People are emptying pharmacy shelves of an over-the-counter heartburn drug in the hopes that it might fight the novel coronavirus — before researchers have completed a trial of it for that use.
After reports about a clinical trial of famotidine, the active ingredient in Pepcid, a best-selling antacid, for coronavirus patients at the Feinstein Institutes for Medical Research at Northwell Health, the drug was sold out or in low stock at most major retailers online Monday and Tuesday. Walgreens and CVS told The Washington Post that they have seen a run on the heartburn medicine and are working to resupply.
The heartburn drug sparsity is the hit on the country’s drug supply amid a pandemic that has infected 1 million people in the United States and threatened to expose many more. Like hydroxychloroquine, which was in short supply after being touted by President Donald Trump during White House briefings as a potential “game-changer” coronavirus treatment, famotidine has proven uses and patients who need the drug for those purposes. But because it is being tested by researchers, people are preemptively stocking up — even though experts advise that the drug is unproven as a coronavirus treatment
The clinical trial using the drug, which was first reported by Science Magazine, began April 7 and has been largely under wraps to ensure that the drug was in supply for other uses.
“If we talked about this to the wrong people or too soon, the drug supply would be gone,” Kevin Tracey, a former neurosurgeon in charge of the hospital system’s research, told Science Magazine.
Researchers are administering nine times the amount of famotidine intravenously that someone would usually take to treat heartburn to at least 187 coronavirus patients in critical status. Northwell Health CEO Michael Dowling told CNBC on Tuesday that he expects in “the next two weeks or so” that there will be “potential results to be able to tell whether it’s working or not.”
Since the news of the study, online retailers were largely sold out Monday and Tuesday, and Walgreens and CVS reported shortages.
“We’re closely monitoring the situation, and continue to work with our supplier partners to best meet the needs of our patients,” Walgreens spokeswoman Emily Hartwig-Mekstan said in an email.

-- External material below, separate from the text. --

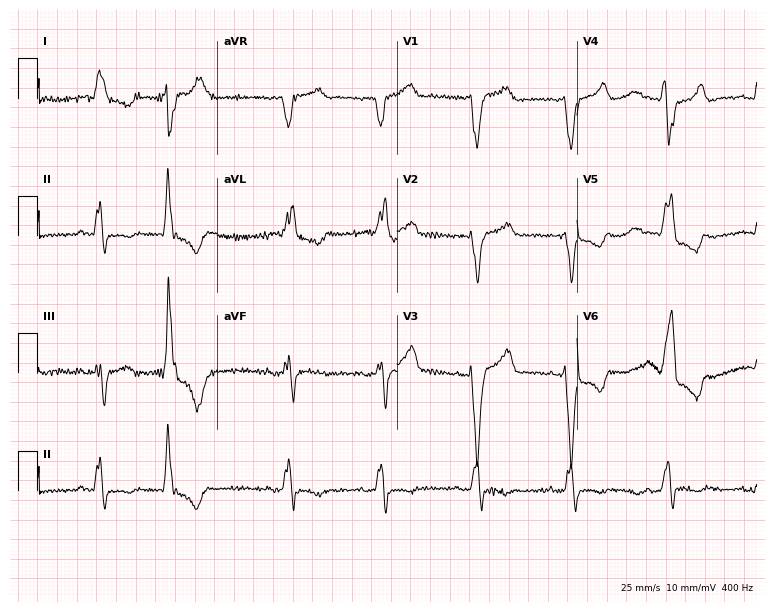
ECG — a woman, 80 years old. Findings include left bundle branch block.

Mike DeAngelis, a spokesman for CVS, said that the pandemic had deepened an existing dearth of the drug, after a recent recall of Zantac and ranitidine products had also impacted supply.

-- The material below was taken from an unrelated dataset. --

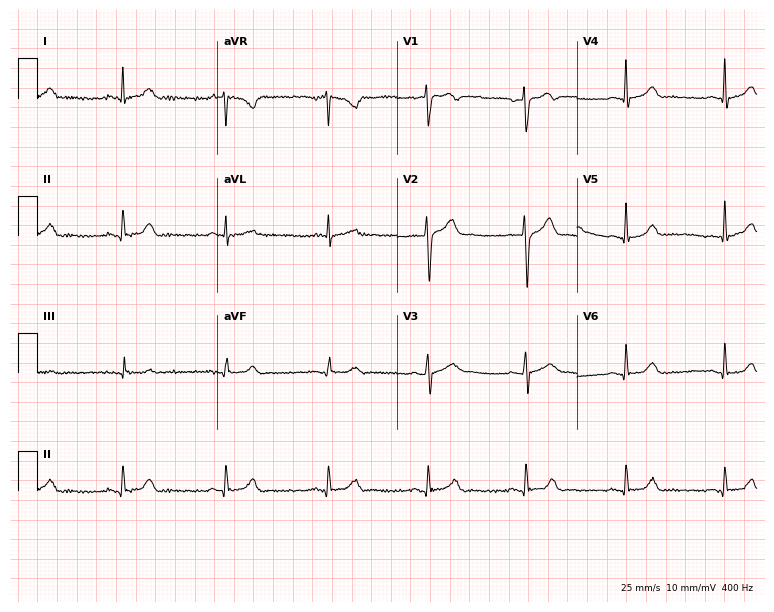
12-lead ECG (7.3-second recording at 400 Hz) from a man, 40 years old. Labelled as a normal ECG.

The Food and Drug Administration was already wary of shortage of the critical ingredients in most drugs, which are overwhelmingly made in China, where the virus originated. After there was a shortage of two anti-malarial drugs touted by Trump during White House briefings as a potential “game-changer” coronavirus treatment, without definitive evidence that the drugs were effective for that use and without approval from the Food and Drug Administration, experts worry about a shortage of the heartburn medicine, which is more accessible because it’s sold over the counter.
The hydroxychloroquine shortage threatened lupus and rheumatoid arthritis patients who depend on those drugs to alleviate symptoms of inflammation, including preventing organ damage in lupus patients, David Margraf, pharmaceutical research scientist and member of the Resilient Drug Supply Project team at the Center for Infectious Disease Research and Policy, told The Post.
“Anytime there’s a purported treatment, especially since it’s over the counter, people are going to grab it,” Margraf said.
Margraf said that pandemic-caused shortages come on top of already critical concerns. His team found that about 60 of 156 drugs used in acute care — which, if unavailable for a few hours or days, can lead to increased fatalities — were already affected by shortages before the emergence of the virus.
While the drug’s use for heartburn isn’t critical, the over-the-counter medicine has other purposes. Famotidine can be used in emergency rooms as part of a treatment regimen for allergic reactions or in intensive care units for stress ulcer prophylaxis, Bryan D. Hayes, pharmacist for Massachusetts General Hospital’s Department of Emergency Medicine and Harvard University assistant professor, told The Post.
“It’s on our watch list,” Hayes wrote in an email. “So, there is a concern, but right now my hospital is okay. Other hospitals may be in a different boat depending on the resources they have to handle drug shortages and their contracts/ability to procure when supply is limited.”